Those wise words were shared recently by civil rights warrior and former Atlanta mayor, congressman and United Nations Ambassador Andrew Young with nearly 2,000 college students and teachers gathered  to prepare to conduct summer Children’s Defense Fund Freedom Schools® programs. They are literacy rich child empowerment programs for pre-K-12th grade students to staunch summer leaning loss.

Andy Young reminded all of us how critical it is to find significance and purpose in one’s life’s work—one worth living and dying for: “Now, Dr. King used to tell us all the time, ‘You’re going to die, but you don’t have anything to say about where you die, how you die, when you die. The only choice you have is what it is you die for.’ So each day you need to chart your life so that if your life were taken on that day, people would say, ‘This is what he gave his life for’ or ‘This is what she gave her life for.’”

He said that as young people already committed to serving as educators and mentors and advocates for children, they were already on their way: “If you listen to what’s going on in the news, it’s easy to despair and give up. But you are God’s children . . . You are vessels of the love of God or you wouldn’t be here. Somebody loved you somewhere and told you you were somebody. And because of that, at least for a little while, you have enough dedication to stop whatever else you were doing, to come here to try to share your blessings with others.”

Andy Young emphasized that allowing a positive purpose to direct your path can be much more powerful than just having a plan.

“I didn’t want to go to Congress. I didn’t want to go to the U.N., but going to the United Nations—I told Jimmy Carter, I said, ‘Look, if it comes to a choice between the State Department and what Martin Luther King taught, I’m not going to listen to the State Department. I really would rather stay in Congress,’ and he said, ‘No.

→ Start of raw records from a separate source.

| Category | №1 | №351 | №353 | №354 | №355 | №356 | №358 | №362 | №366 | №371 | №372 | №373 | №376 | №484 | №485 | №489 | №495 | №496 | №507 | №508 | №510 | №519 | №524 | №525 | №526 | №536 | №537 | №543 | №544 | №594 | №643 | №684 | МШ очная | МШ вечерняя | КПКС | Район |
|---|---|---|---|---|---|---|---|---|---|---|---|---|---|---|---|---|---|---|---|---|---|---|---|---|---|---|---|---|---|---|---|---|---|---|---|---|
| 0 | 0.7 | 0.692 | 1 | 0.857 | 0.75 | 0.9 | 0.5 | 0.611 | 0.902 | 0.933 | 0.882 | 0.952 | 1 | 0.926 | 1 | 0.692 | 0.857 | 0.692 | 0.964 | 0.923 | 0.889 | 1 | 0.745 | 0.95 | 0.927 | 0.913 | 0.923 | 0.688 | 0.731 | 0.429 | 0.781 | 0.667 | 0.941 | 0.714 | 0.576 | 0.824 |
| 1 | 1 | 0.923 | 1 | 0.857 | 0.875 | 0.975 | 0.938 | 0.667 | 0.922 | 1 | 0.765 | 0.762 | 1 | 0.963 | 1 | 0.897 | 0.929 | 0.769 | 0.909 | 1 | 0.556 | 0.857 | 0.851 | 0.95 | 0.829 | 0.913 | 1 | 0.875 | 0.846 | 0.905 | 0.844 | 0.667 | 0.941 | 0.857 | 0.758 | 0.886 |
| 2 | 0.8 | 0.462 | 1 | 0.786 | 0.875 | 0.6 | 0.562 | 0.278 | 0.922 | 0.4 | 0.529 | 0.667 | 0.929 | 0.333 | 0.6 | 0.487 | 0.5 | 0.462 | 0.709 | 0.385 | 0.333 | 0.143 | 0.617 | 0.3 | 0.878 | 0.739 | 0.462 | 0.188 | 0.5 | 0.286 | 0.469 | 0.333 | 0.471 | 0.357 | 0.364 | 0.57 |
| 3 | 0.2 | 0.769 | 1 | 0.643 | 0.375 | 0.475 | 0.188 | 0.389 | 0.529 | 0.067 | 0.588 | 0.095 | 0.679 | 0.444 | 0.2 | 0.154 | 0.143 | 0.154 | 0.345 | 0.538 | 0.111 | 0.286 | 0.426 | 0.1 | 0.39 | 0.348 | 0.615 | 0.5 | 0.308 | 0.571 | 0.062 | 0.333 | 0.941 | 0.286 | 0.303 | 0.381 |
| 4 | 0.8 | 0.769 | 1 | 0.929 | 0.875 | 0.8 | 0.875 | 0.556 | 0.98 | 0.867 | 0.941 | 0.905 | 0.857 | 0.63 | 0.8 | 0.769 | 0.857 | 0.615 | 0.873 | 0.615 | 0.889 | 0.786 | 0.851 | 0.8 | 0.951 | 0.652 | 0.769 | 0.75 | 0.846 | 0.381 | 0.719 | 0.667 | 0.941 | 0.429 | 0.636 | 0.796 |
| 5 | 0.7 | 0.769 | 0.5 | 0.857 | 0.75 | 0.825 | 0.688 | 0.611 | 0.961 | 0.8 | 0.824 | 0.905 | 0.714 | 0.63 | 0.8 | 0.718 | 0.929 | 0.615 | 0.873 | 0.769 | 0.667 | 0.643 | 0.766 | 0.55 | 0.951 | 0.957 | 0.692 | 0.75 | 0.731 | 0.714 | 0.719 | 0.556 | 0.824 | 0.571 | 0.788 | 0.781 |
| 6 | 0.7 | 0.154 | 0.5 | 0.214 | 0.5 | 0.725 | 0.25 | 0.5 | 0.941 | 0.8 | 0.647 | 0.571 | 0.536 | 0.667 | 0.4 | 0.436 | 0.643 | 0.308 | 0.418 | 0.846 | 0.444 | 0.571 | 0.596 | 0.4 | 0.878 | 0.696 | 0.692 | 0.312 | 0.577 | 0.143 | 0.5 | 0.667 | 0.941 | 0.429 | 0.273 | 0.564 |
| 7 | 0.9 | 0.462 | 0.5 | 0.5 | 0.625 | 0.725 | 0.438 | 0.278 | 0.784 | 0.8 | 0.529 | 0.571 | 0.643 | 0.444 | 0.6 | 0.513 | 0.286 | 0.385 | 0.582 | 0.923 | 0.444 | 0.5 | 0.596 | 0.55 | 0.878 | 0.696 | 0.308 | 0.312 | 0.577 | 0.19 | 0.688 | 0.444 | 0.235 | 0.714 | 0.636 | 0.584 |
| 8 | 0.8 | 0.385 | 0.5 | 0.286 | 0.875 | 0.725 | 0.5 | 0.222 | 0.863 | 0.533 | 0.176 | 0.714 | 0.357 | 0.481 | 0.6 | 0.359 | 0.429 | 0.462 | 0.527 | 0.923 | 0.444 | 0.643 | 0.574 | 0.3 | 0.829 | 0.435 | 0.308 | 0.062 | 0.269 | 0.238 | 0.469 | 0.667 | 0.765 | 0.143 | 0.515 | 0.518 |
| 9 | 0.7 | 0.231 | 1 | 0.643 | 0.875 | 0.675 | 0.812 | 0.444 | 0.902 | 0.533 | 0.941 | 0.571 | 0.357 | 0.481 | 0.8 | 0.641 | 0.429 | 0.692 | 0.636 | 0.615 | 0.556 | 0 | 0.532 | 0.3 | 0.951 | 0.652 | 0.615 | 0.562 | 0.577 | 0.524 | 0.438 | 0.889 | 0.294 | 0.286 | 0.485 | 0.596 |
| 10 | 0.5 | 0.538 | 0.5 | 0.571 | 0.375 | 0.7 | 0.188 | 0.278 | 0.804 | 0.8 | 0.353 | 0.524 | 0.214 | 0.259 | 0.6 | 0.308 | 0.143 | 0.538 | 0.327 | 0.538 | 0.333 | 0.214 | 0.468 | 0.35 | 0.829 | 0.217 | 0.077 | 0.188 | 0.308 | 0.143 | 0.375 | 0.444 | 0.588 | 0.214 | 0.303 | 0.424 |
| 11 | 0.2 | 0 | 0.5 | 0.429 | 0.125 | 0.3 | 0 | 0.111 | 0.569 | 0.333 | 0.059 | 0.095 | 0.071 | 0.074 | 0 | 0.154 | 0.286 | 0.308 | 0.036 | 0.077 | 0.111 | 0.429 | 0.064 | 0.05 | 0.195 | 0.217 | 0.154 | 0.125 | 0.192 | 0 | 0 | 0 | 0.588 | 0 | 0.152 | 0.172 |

That’s why we need you at the U.N., because we need to take some of the vision of human rights from Martin Luther King and the nonviolent movement, and we need to share it with the world.’”

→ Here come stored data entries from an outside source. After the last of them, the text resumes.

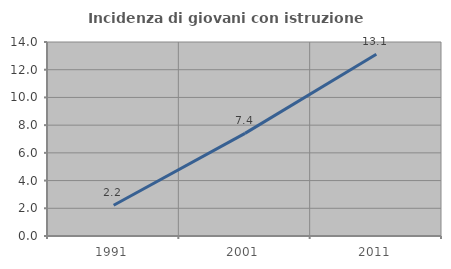
| Category | Incidenza di giovani con istruzione universitaria |
|---|---|
| 1991.0 | 2.222 |
| 2001.0 | 7.407 |
| 2011.0 | 13.115 |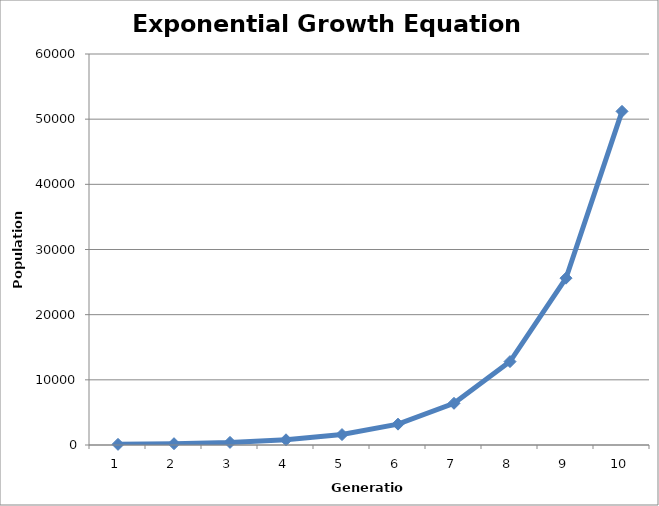
| Category | Generation |
|---|---|
| 1.0 | 100 |
| 2.0 | 200 |
| 3.0 | 400 |
| 4.0 | 800 |
| 5.0 | 1600 |
| 6.0 | 3200 |
| 7.0 | 6400 |
| 8.0 | 12800 |
| 9.0 | 25600 |
| 10.0 | 51200 |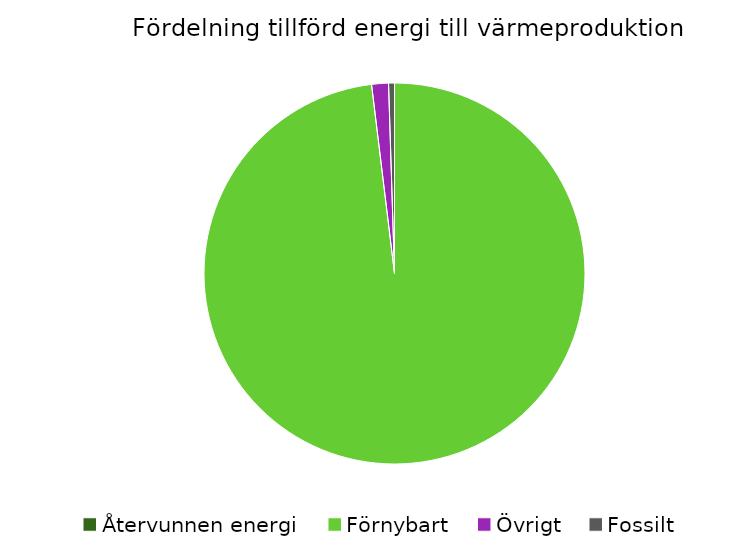
| Category | Fördelning värmeproduktion |
|---|---|
| Återvunnen energi | 0 |
| Förnybart | 0.981 |
| Övrigt | 0.014 |
| Fossilt | 0.005 |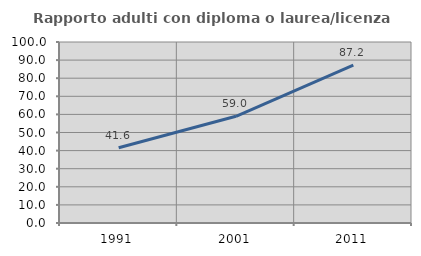
| Category | Rapporto adulti con diploma o laurea/licenza media  |
|---|---|
| 1991.0 | 41.564 |
| 2001.0 | 58.957 |
| 2011.0 | 87.225 |

I have shared that vision.

After I was arrested with about 90 other Black college students during my senior year at Spelman College in March 1960 for helping organize and participating in student sit-ins at Atlanta’s racially segregated restaurants—I got arrested for sitting in the restaurant at Atlanta’s City Hall—I wrote in my diary when I returned to Spelman’s campus: “SOMETHING WORTH LIVING AND DYING FOR!” I never lost that conviction—especially during the four years I served in Mississippi as a civil rights lawyer during and after the 1964 Freedom Summer Project.

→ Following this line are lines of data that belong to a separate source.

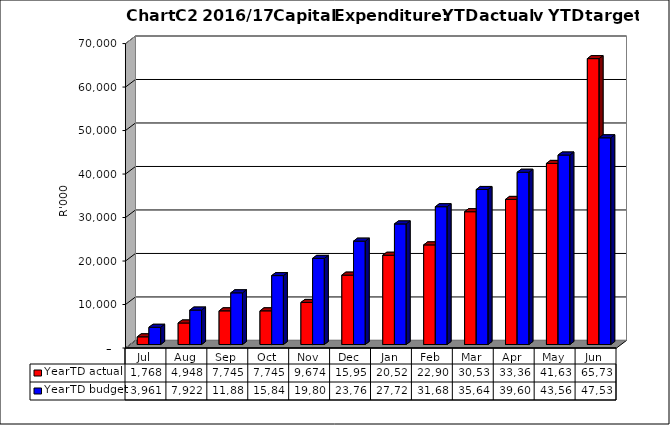
| Category | YearTD actual | YearTD budget |
|---|---|---|
| Jul | 1768200 | 3960831.417 |
| Aug | 4948448 | 7921662.833 |
| Sep | 7745066 | 11882494.25 |
| Oct | 7745067 | 15843325.667 |
| Nov | 9673776 | 19804157.083 |
| Dec | 15954351 | 23764988.5 |
| Jan | 20524876.2 | 27725819.917 |
| Feb | 22905643.58 | 31686651.333 |
| Mar | 30532510.81 | 35647482.75 |
| Apr | 33362082.81 | 39608314.167 |
| May | 41637435.81 | 43569145.583 |
| Jun | 65737186.81 | 47529977 |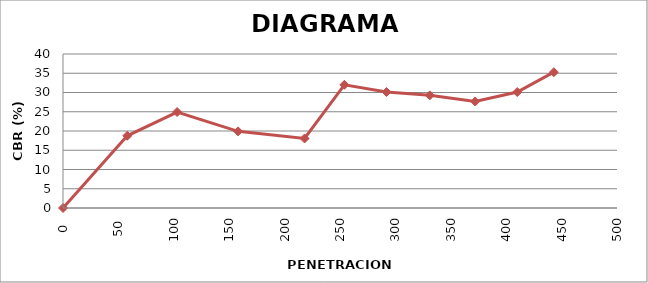
| Category | DIAGRAMA ESTRUCTURAL |
|---|---|
| 0.0 | 0 |
| 58.0 | 18.758 |
| 103.0 | 24.925 |
| 158.0 | 19.908 |
| 218.0 | 18.059 |
| 254.0 | 32.002 |
| 292.0 | 30.121 |
| 331.0 | 29.257 |
| 372.0 | 27.664 |
| 410.0 | 30.121 |
| 443.0 | 35.277 |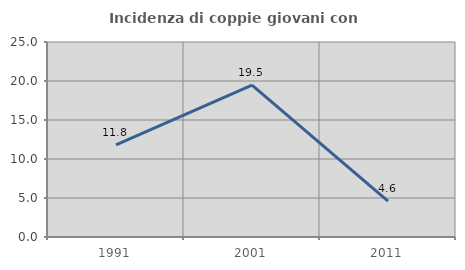
| Category | Incidenza di coppie giovani con figli |
|---|---|
| 1991.0 | 11.818 |
| 2001.0 | 19.481 |
| 2011.0 | 4.605 |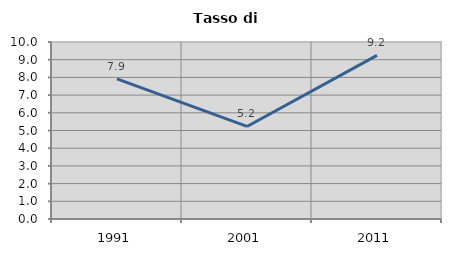
| Category | Tasso di disoccupazione   |
|---|---|
| 1991.0 | 7.919 |
| 2001.0 | 5.229 |
| 2011.0 | 9.243 |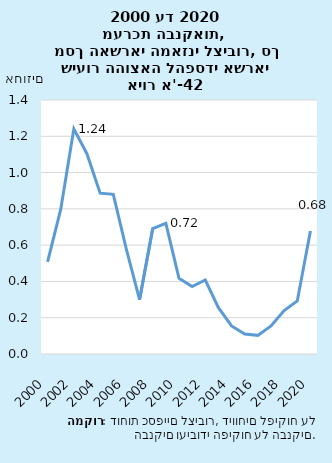
| Category | סך מערכת |
|---|---|
| 2000-12-31 | 0.508 |
| 2001-12-31 | 0.797 |
| 2002-12-31 | 1.241 |
| 2003-12-31 | 1.103 |
| 2004-12-31 | 0.886 |
| 2005-12-31 | 0.88 |
| 2006-12-31 | 0.576 |
| 2007-12-31 | 0.299 |
| 2008-12-31 | 0.691 |
| 2009-12-31 | 0.72 |
| 2010-12-31 | 0.417 |
| 2011-12-31 | 0.372 |
| 2012-12-31 | 0.408 |
| 2013-12-31 | 0.255 |
| 2014-12-31 | 0.155 |
| 2015-12-31 | 0.11 |
| 2016-12-31 | 0.103 |
| 2017-12-31 | 0.155 |
| 2018-12-31 | 0.239 |
| 2019-12-31 | 0.292 |
| 2020-12-31 | 0.678 |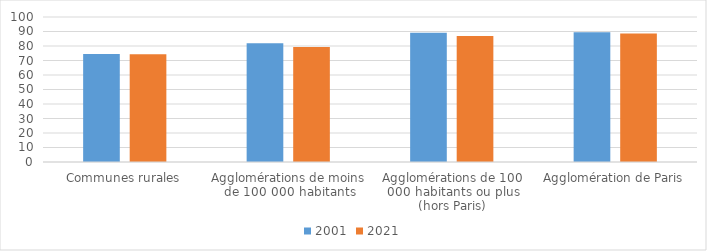
| Category | 2001 | 2021 |
|---|---|---|
| Communes rurales | 74.505 | 74.393 |
| Agglomérations de moins de 100 000 habitants | 81.862 | 79.282 |
| Agglomérations de 100 000 habitants ou plus (hors Paris) | 89.169 | 86.831 |
| Agglomération de Paris | 89.527 | 88.665 |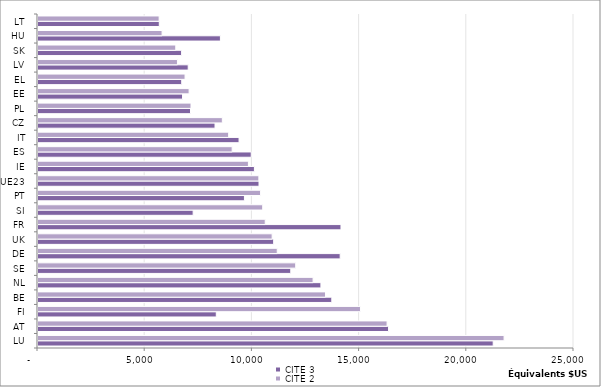
| Category | CITE 3 | CITE 2 |
|---|---|---|
| LU | 21231.088 | 21738.627 |
| AT | 16350.742 | 16282.216 |
| FI | 8315.414 | 15040.937 |
| BE | 13703.645 | 13408.934 |
| NL | 13195.608 | 12830.594 |
| SE | 11790.169 | 12020.346 |
| DE | 14094.101 | 11158.854 |
| UK | 10991.806 | 10920.955 |
| FR | 14131.665 | 10598.937 |
| SI | 7236.38 | 10480.577 |
| PT | 9628.003 | 10381.651 |
| UE23 | 10307.836 | 10301.582 |
| IE | 10094.136 | 9814.443 |
| ES | 9946.108 | 9056.448 |
| IT | 9377.358 | 8892.885 |
| CZ | 8256.739 | 8597.877 |
| PL | 7114.07 | 7136.217 |
| EE | 6742.462 | 7047.452 |
| EL | 6703.912 | 6858.597 |
| LV | 7005.765 | 6504.295 |
| SK | 6697.651 | 6425.637 |
| HU | 8508.121 | 5787.788 |
| LT | 5657.451 | 5650.546 |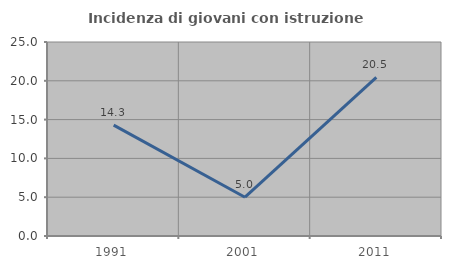
| Category | Incidenza di giovani con istruzione universitaria |
|---|---|
| 1991.0 | 14.286 |
| 2001.0 | 5 |
| 2011.0 | 20.455 |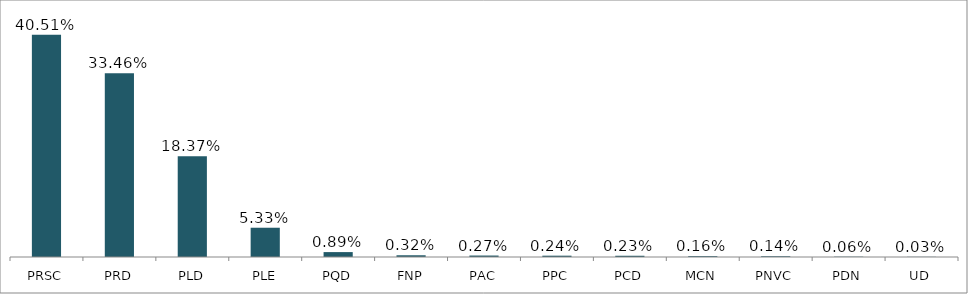
| Category | Votos % |
|---|---|
| PRSC | 0.405 |
| PRD | 0.335 |
| PLD | 0.184 |
| PLE | 0.053 |
| PQD | 0.009 |
| FNP | 0.003 |
| PAC | 0.003 |
| PPC | 0.002 |
| PCD | 0.002 |
| MCN | 0.002 |
| PNVC | 0.001 |
| PDN | 0.001 |
| UD | 0 |

Although I never cranked up my car in the morning without leaving the driver’s door open having been instructed that if a bomb had been planted I had a chance that way of being thrown from the car injured rather than killed, and occasionally realized a bullet had whizzed by into a wall just passed, these things were not paralyzing. It’s amazing how you learn to live with danger if you feel you’re doing the right thing and connected to a higher presence.

I marveled repeatedly at the courage I could not hope to match of poor Black Mississippians, Student Nonviolent Coordinating Committee (SNCC) leaders, and the young civil rights workers in Mississippi—Black and White—who served in the Freedom Summer project and day in and day out risked their lives for justice.

I hope and pray that a new generation of young people in America and around our world will catch the passion for justice and engagement and find their own calling to end indefensible child poverty, racism, ill health, illiteracy, unjust incarceration, violence plaguing our nation and world, and greed.

 

Marian Wright Edelman is president of the Children’s Defense Fund whose Leave No Child Behind® mission is to ensure every child a Healthy Start, a Head Start, a Fair Start, a Safe Start and a Moral Start in life and successful passage to adulthood with the help of caring families and communities. For more information go to http://www.childrensdefense.org.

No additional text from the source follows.